Over the 3 years of the study the total number of plants increased, while the number of infestations decreased. Based on visual inspection of the detailed maps, the fewer infestations was due to previously smaller infestations connecting and becoming larger infestations in successive years. The downward trend in the number of infestations with a single plant supports this idea. The increase in the number of plants is consistent with the strong ability of purple loosestrife to produce thousands and thousands of seeds [1]. An increase in rainfall in August 2018 [17] could have contributed to the larger increase in number of plants from 2018 to 2019 as seeds would spread and be more likely to germinate with increased water availability [18, 19]. Yakimowski et al. [20] also found that the seed bank within invaded wetlands contained enormous numbers of purple loosestrife seeds (several hundred thousand/m2) and suggested that only environmental variations changed the emergence of seeds within an invaded wetland. Inconsistent weather patterns between years in our study is likely a factor of higher increases between 2018 and 2019, but is unlikely to be the main cause of increase in number of plants and size of invasions.
Infestations grew larger inside wetlands compared to outside wetlands along roadsides, particularly in the ditches along the roads, which is to be expected given the preference purple loosestrife has for germinating seeds in moist soil after being dispersed by water [1]. The ephemeral nature of water in ditches alongside the road has allowed the infestations to sustain themselves and grow larger in wetter years given their likely substantial seedbank [11]. The concern is the spread in small numbers along roadsides in ditches connecting wetlands will lead to invasions in all wetlands over time.
Further, the width of the road should be an impediment to the natural spread of purple loosestrife, as its seeds rarely spread independently beyond 10 m [1]. However, culverts that carry water under the road create another mechanism for spreading purple loosestrife between wetlands. We found that purple loosestrife infestations were found more frequently at culverts and more frequently on both sides of the road next to culverts compared to random sites along the route. This suggests that culverts are increasing the spread, potentially into new areas. Wilcox [4] also found that culverts under the New York State Thruway increased the spread of purple loosestrife along the highway, rather than from sites outsides the road corridor.
The analysis of adjacent polygons failed to reveal a directional spread of purple loosestrife due to mowing, despite [4] demonstrating that adjacent polygons containing infestations increased the likelihood of infestation.

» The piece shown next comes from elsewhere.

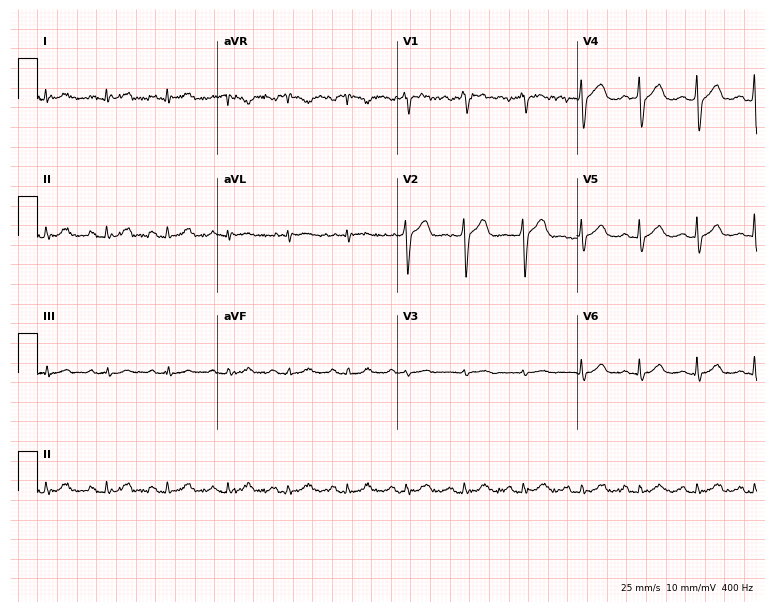
12-lead ECG from a man, 51 years old (7.3-second recording at 400 Hz). No first-degree AV block, right bundle branch block, left bundle branch block, sinus bradycardia, atrial fibrillation or sinus tachycardia recorded for this tracing. Only these six findings were labelled.

Our original goal to determine if mowing along the highway was promoting the spread of purple loosestrife was inconclusive. This could be due to the relatively large size of the polygons in the analysis compared to very small infestations. It was not practical to examine individual infestations and examine spread from year to year to capture individual population spread, as infestations merged, or possibly spread naturally in both directions. It is likely that water availability and proximity to wetlands more strongly affected the spread of purple loosestrife. As wetlands were spaced throughout the study area (71 of 186 polygons contained wetlands), each was providing a source for infestations to increase in density and likely to spread out from that location based on movements of water (e.g., culverts or ditches) rather than solely by being mowed. In addition, the local NYS DOT office (James Ayers, personal communication Mar 2021) described the patterns of mowing as twice each summer spread throughout the region, so each area gets mowed at slightly different times of the summer. For example, it is possible that regions with high infestations have previously been mowed when the seeds were ready to spread, while in other parts of the study, mowing might have been done prior to seed being set. We recommend that avoiding any increase in the spread to uninvaded wetlands should be the goal of any management because substantial seeds throughout infested wetlands were reported, even in parts of the wetland without obvious plant growth [17].
Thomas and Moloney [16] predicted invasions of wetlands based on local landcover variation. While their study was predominantly in an urban area centered around St. Paul/Minneapolis, the variations of land use have implications for our study. The mixture of lawns and state-mowed roadsides creates a variation where the spread of purple loosestrife is stopped by unsuitable habitat (lawns). Finer scale analysis and the inclusion of individual lawns as possible breaks in spread could reveal the connection between mowing and spread of purple loosestrife.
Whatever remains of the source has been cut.